Time, the word, is a concise little object. Only four letters and in a precise order: consonant, vowel, consonant vowel. No muss. No fuss.
Yet despite its lack of size, it takes up a lot of space in our language. It’s very popular. It’s everywhere. (One more pretentious than me might even say ubiquitous.)
People use it constantly. They talk about its quantity: When scarce, they say things like “I don’t have any time.”, or “Who has time for that?” Or “Where did the time go?”
As if with a bit of diligent searching, they might discover it to be in the hamper among the colored clothes.
When they have an abundance of time, they have time on their hands, or time to kill, which is decidedly different than certain criminals, or psychopaths, who may, despite a tight schedule, still have time to kill.
They talk about its nature, which appears to be very subjective.
I had a great time. I had a crappy time.

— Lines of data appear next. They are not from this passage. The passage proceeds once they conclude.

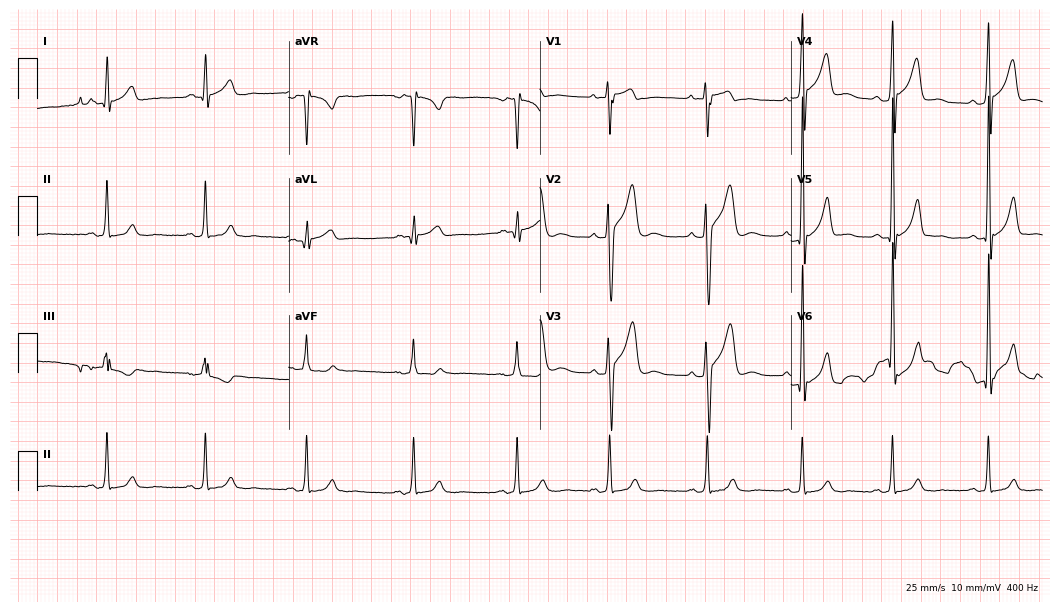
ECG (10.2-second recording at 400 Hz) — a male patient, 20 years old. Labelled as a normal ECG.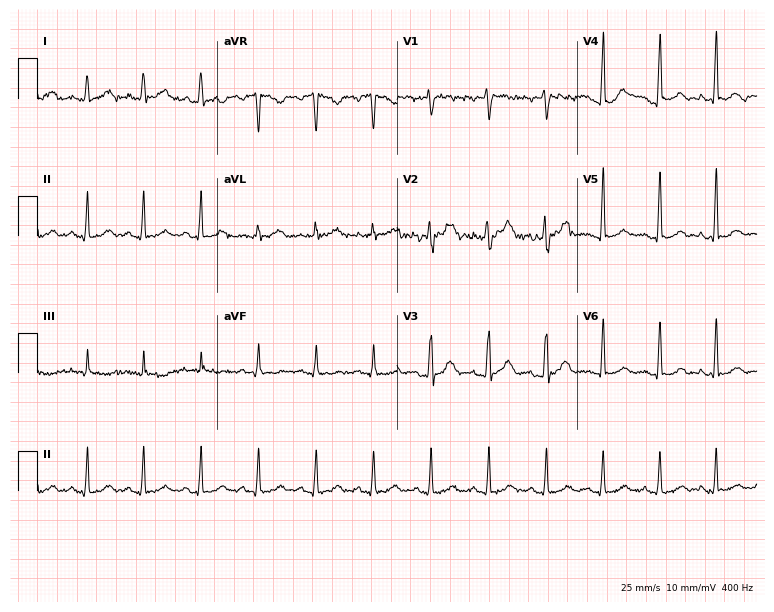
12-lead ECG from a 33-year-old male (7.3-second recording at 400 Hz). Shows sinus tachycardia (a sinus rate of 100 beats per minute or more).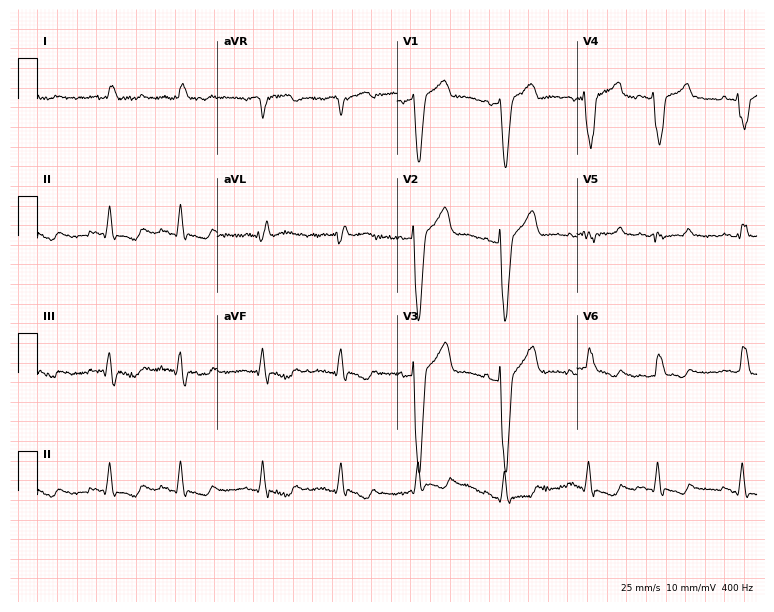
Electrocardiogram (7.3-second recording at 400 Hz), a 75-year-old male. Interpretation includes left bundle branch block (LBBB).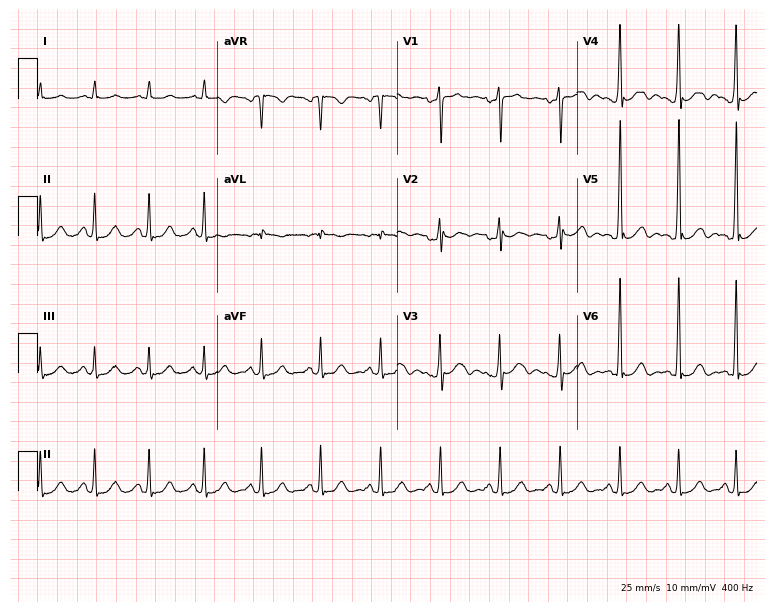
Standard 12-lead ECG recorded from a male patient, 37 years old (7.3-second recording at 400 Hz). None of these six findings is recorded: first-degree AV block, right bundle branch block (RBBB), left bundle branch block (LBBB), sinus bradycardia, atrial fibrillation (AF), sinus tachycardia. Only these six findings were labelled.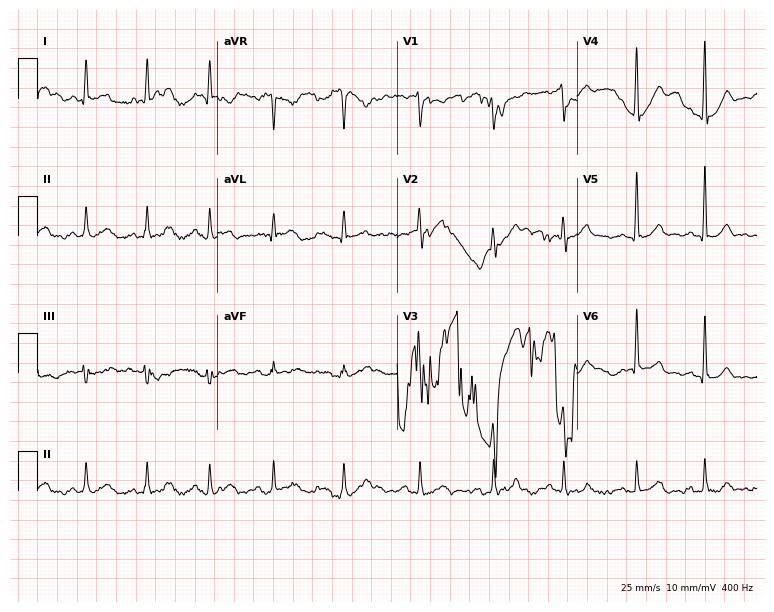
Electrocardiogram, a 41-year-old man. Overall reading on record: normal ECG.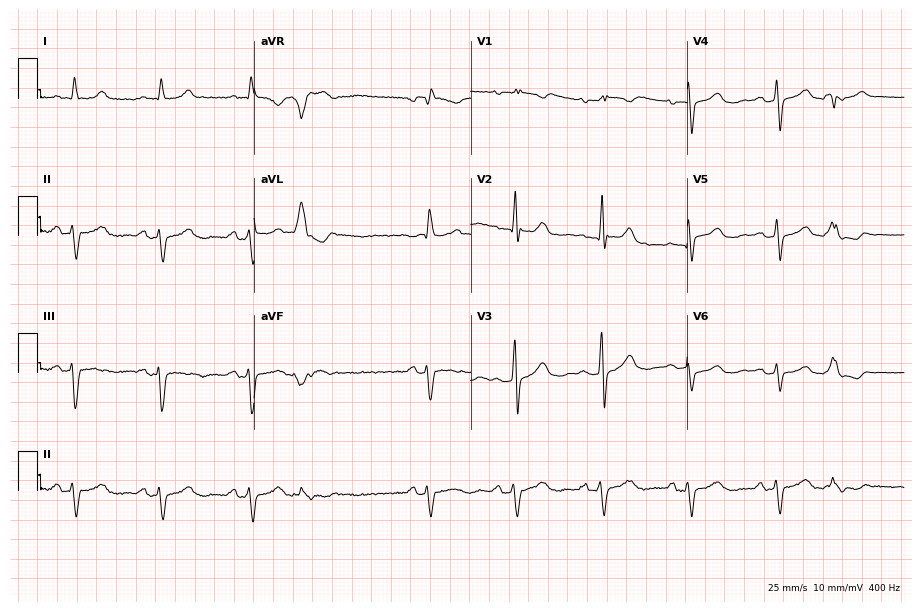
Standard 12-lead ECG recorded from a 77-year-old female patient (8.8-second recording at 400 Hz). None of these six findings is recorded: first-degree AV block, right bundle branch block, left bundle branch block, sinus bradycardia, atrial fibrillation, sinus tachycardia. Other findings, if any, are not listed.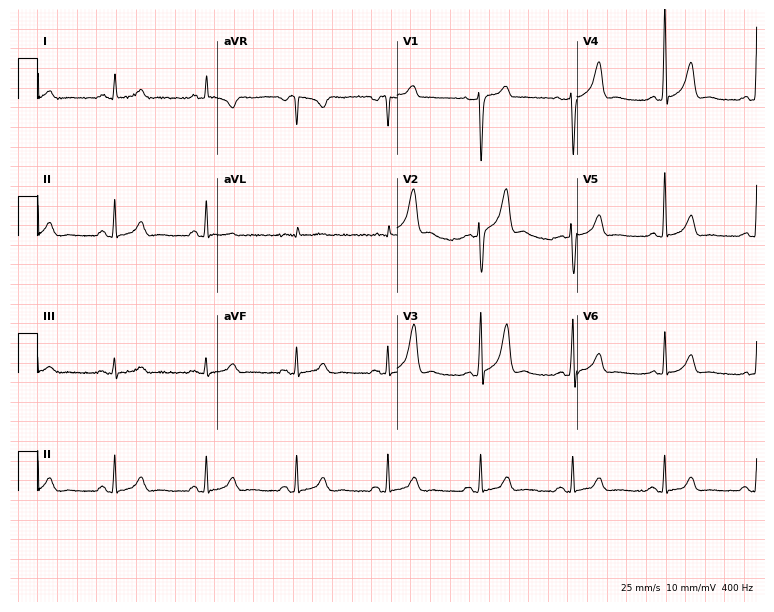
12-lead ECG (7.3-second recording at 400 Hz) from a male, 58 years old. Screened for six findings — first-degree AV block, right bundle branch block, left bundle branch block, sinus bradycardia, atrial fibrillation, sinus tachycardia — none is recorded. Findings outside these six are not listed.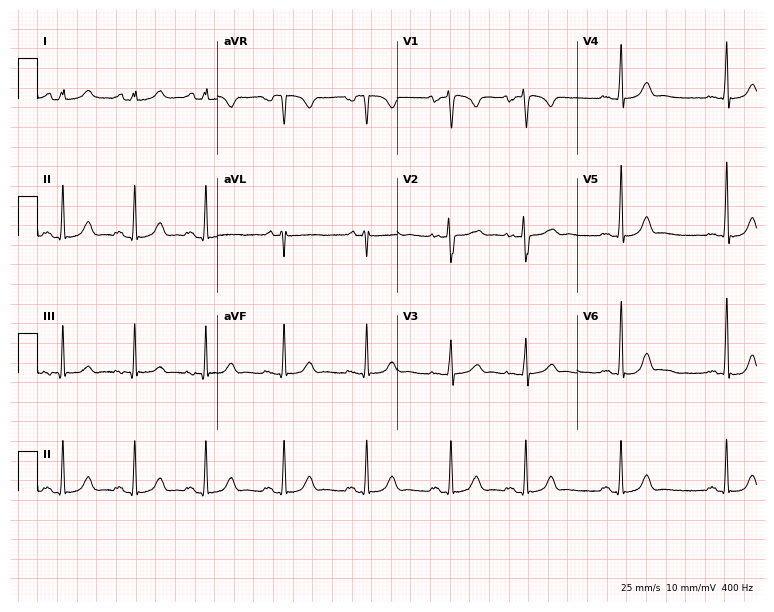
12-lead ECG from a female patient, 18 years old. Recorded interpretation: within normal limits.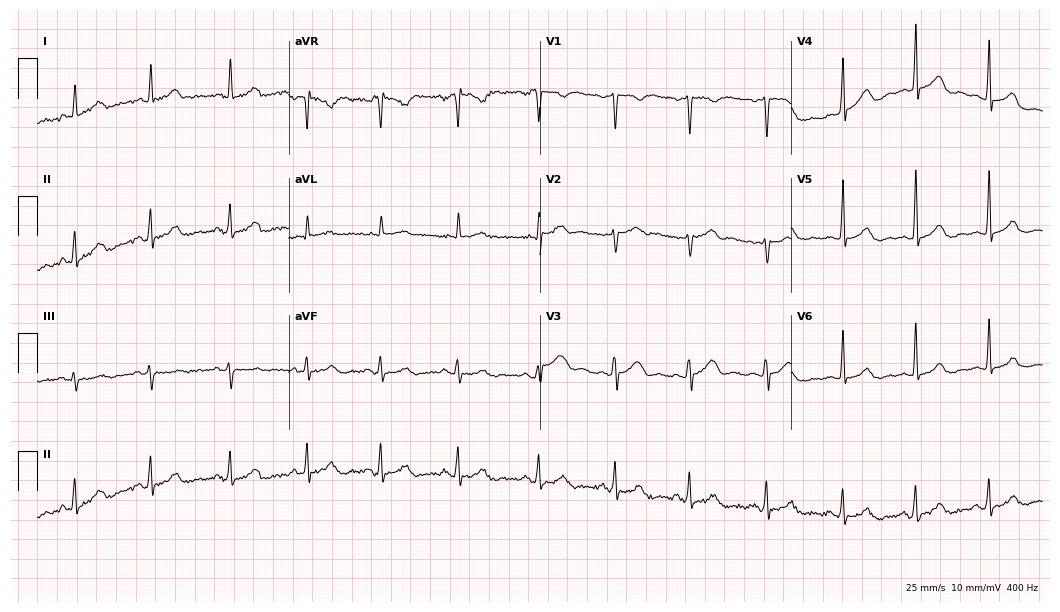
Resting 12-lead electrocardiogram. Patient: a 47-year-old female. Read as a normal ECG.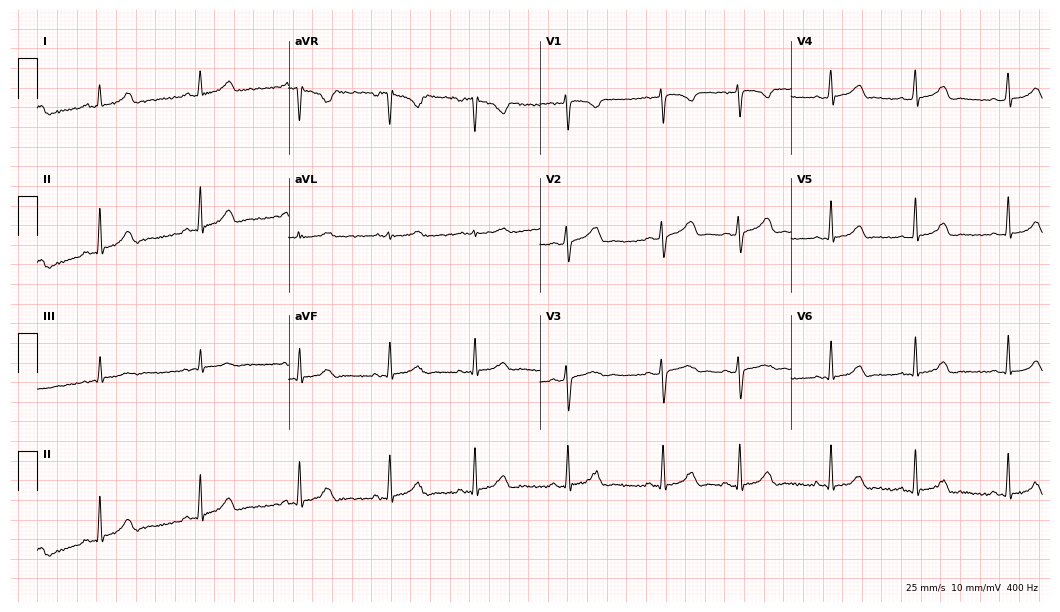
12-lead ECG (10.2-second recording at 400 Hz) from a female patient, 23 years old. Labelled as a normal ECG.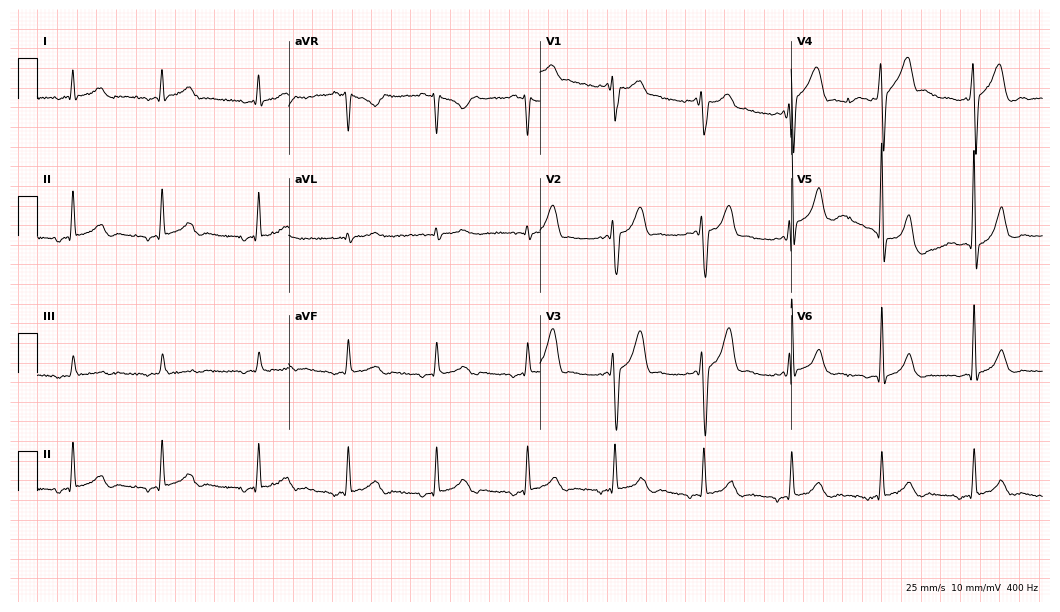
Electrocardiogram, a 39-year-old male. Of the six screened findings (first-degree AV block, right bundle branch block, left bundle branch block, sinus bradycardia, atrial fibrillation, sinus tachycardia), none is recorded. Findings outside these six are not listed.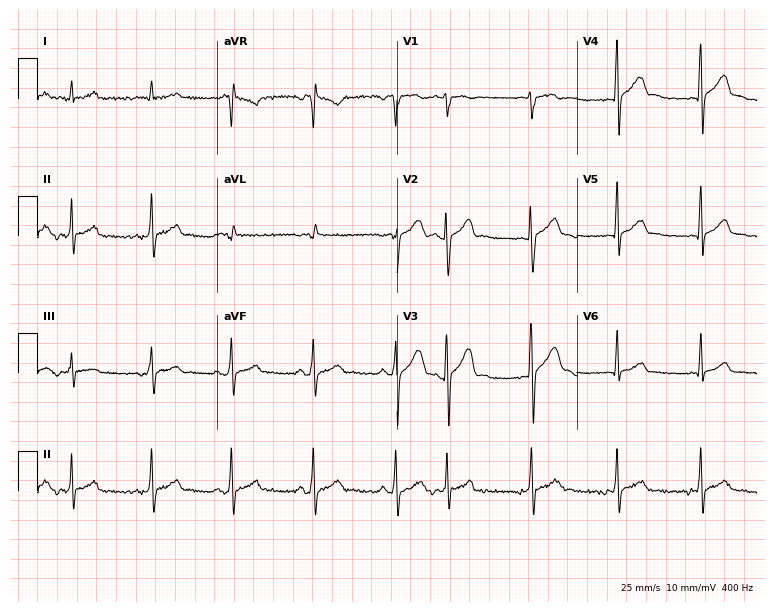
Electrocardiogram, a male patient, 23 years old. Of the six screened findings (first-degree AV block, right bundle branch block, left bundle branch block, sinus bradycardia, atrial fibrillation, sinus tachycardia), none is recorded. Other findings, if any, are not listed.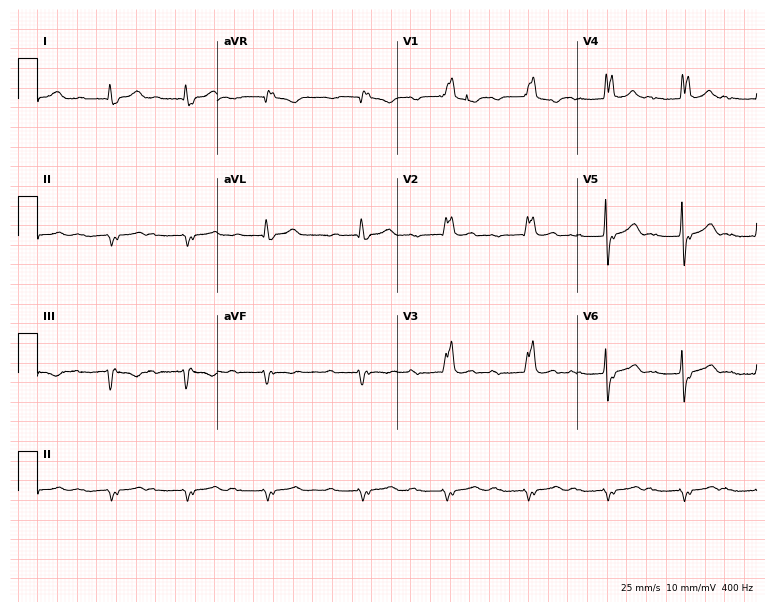
Standard 12-lead ECG recorded from an 80-year-old male patient (7.3-second recording at 400 Hz). The tracing shows first-degree AV block, right bundle branch block (RBBB).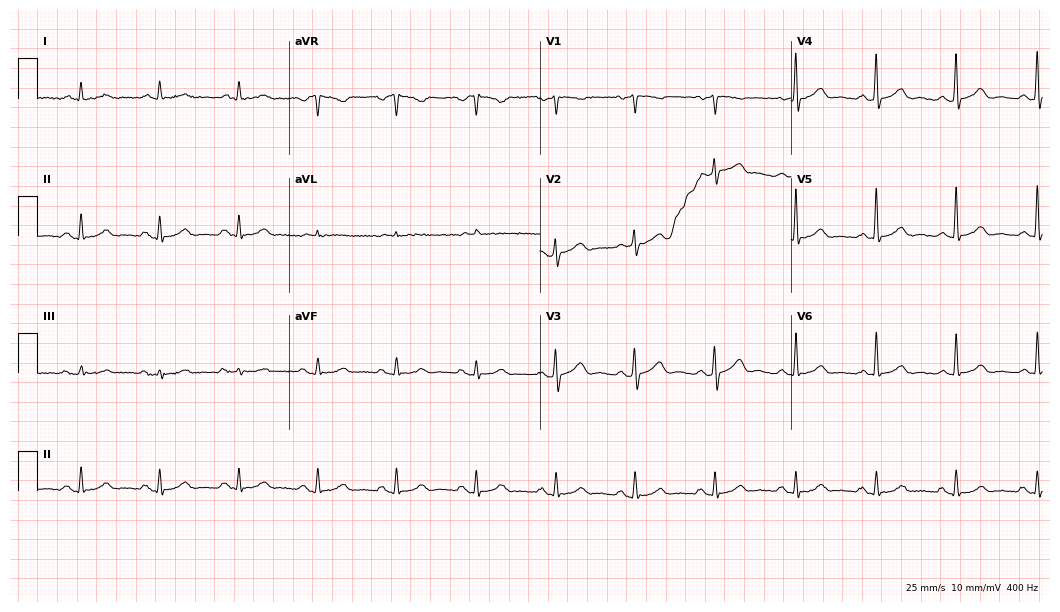
12-lead ECG from an 85-year-old male patient (10.2-second recording at 400 Hz). Recorded interpretation: within normal limits.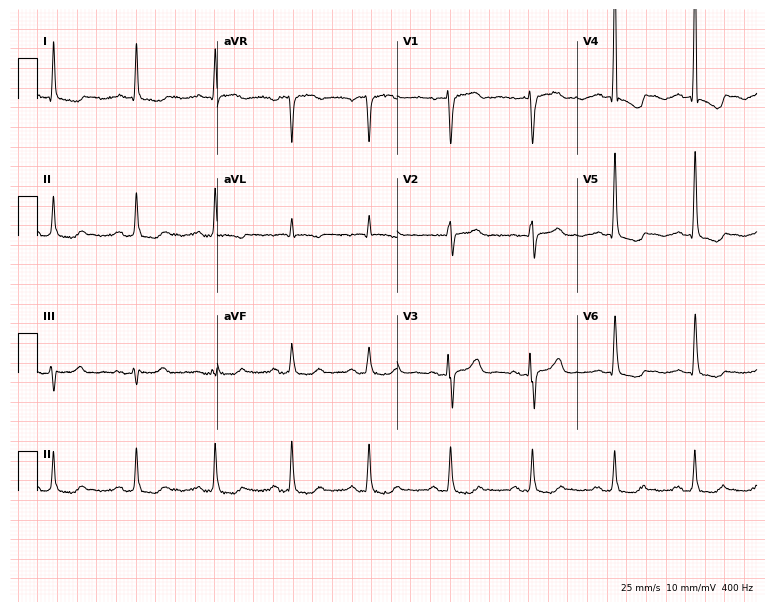
Electrocardiogram (7.3-second recording at 400 Hz), a female patient, 62 years old. Of the six screened findings (first-degree AV block, right bundle branch block, left bundle branch block, sinus bradycardia, atrial fibrillation, sinus tachycardia), none is recorded. Other findings, if any, are not listed.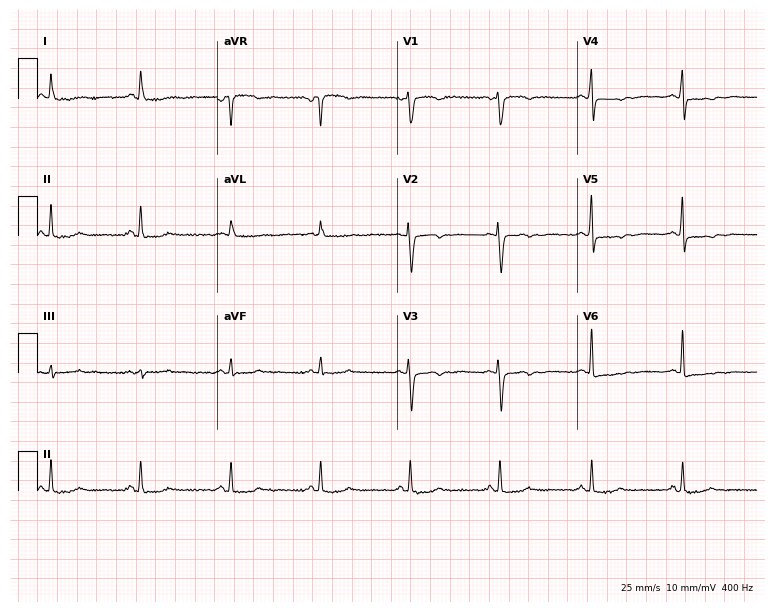
Standard 12-lead ECG recorded from a female, 50 years old (7.3-second recording at 400 Hz). None of these six findings is recorded: first-degree AV block, right bundle branch block, left bundle branch block, sinus bradycardia, atrial fibrillation, sinus tachycardia. Only these six findings were labelled.

Two people can share the very same experience and yet one describes it as the former, and the other as the latter. (I know this to be true, as I didn’t get married until my mid-forties, then later learned a different term indicating the time to stop being married.)
There is no time like the present, yet the past and future (hopefully) are full of it.
Too little time is bad, but somehow taking too much time is also bad.
You’re efficient if you do things in a timely fashion.
We say we want to schedule more quality time, as if we sometimes decide to schedule time of a lesser quality.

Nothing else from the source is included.